# Crossbow broadheads?



## Fishin' Texas Aggie 05 (May 27, 2012)

My dad just purchased a pse tac elite and now we are trying to get it fixed up. Any broadheads y'all can recommend. Thanks for the help and happy hunting.


----------



## fishingcowboy (May 19, 2009)

I like rage but everyone has there likes lol


----------



## bearintex (Feb 7, 2006)

I'm in the same boat. Looking at the NAP FOC right now. 3"+ cut.


----------



## nhampton (Aug 8, 2007)

I probably shouldn't reply because I only have bow hunting experience, but here are some principals from bow hunting.
1) The faster the arrow and/or bolt speed the more influence a fixed broadhead will have on the flight of the arrow.
2) The lighter the arrow/bolt is, the more effect the fixed broadhead will have on the flight of the arrow.
3) The greater the cutting diameter, the more energy required to push the arrow all the way through the animal, and you want an exit hole.
With these parameters, I would choose a mechanical broadhead with 1 1/2 to 1 1/4 inch cutting diameter. Within 30 yards, that should give you a exit hole and shot accuracy. You may have a crossbow that will drive a telephone pole through a elephant, but I would go to a bow shop that can give you some answers with more experience than I have.


----------



## dc1502 (May 25, 2006)

if you rig is tuned it won't matter ( mech vs. fixed ) . As for losing KE with large fixed blades as opposed to mech.................the mech will slow quicker on entry. The Tac crossbows have a required weight spec for the arrow ................follow that guideline ,if you run too light it is the same as a dryfire. Fixed blades are the choice I would make. I have never seen a bow or crossbow that could not be tuned to achieve field point accuracy with fixed blade broadheads.


----------



## Cody C (May 15, 2009)

I've only used muzzy fixed on a crossbow. Went in a 150lb boar and he only went 20 yds. 

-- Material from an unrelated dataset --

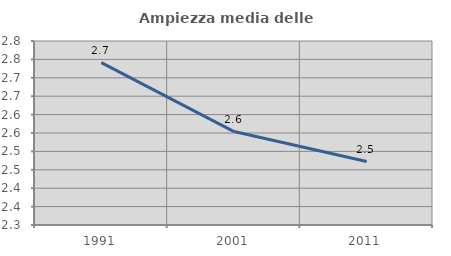
| Category | Ampiezza media delle famiglie |
|---|---|
| 1991.0 | 2.741 |
| 2001.0 | 2.554 |
| 2011.0 | 2.472 |

Think shot placement is more important than the broadhead. Just make sure it's sharp and you can put it where it counts. 


Cody C


----------



## Huntnfish (Apr 20, 2005)

I use NAP Thunderheads fixed. They worked great last year and planning on using them again this year. They have them at Academy in stock.


----------



## chrisbpuckett (Sep 11, 2013)

Try Allen Company Grizzly Three Blade Broadheads

these broaheads have been made for 3 decades. this is the classic style broadhead when hunters picture broadheads

---------
*Wanna know more about crossbow?*
*Check out **Chris's blog*,* it's **awesome*.


----------



## bearintex (Feb 7, 2006)

bearintex said:


> I'm in the same boat. Looking at the NAP FOC right now. 3"+ cut.


These get the job done! Mule kick, ran 30 yards, stopped and tipped over. Shot dead broadside at 17 yards from 15' up in a tree.


----------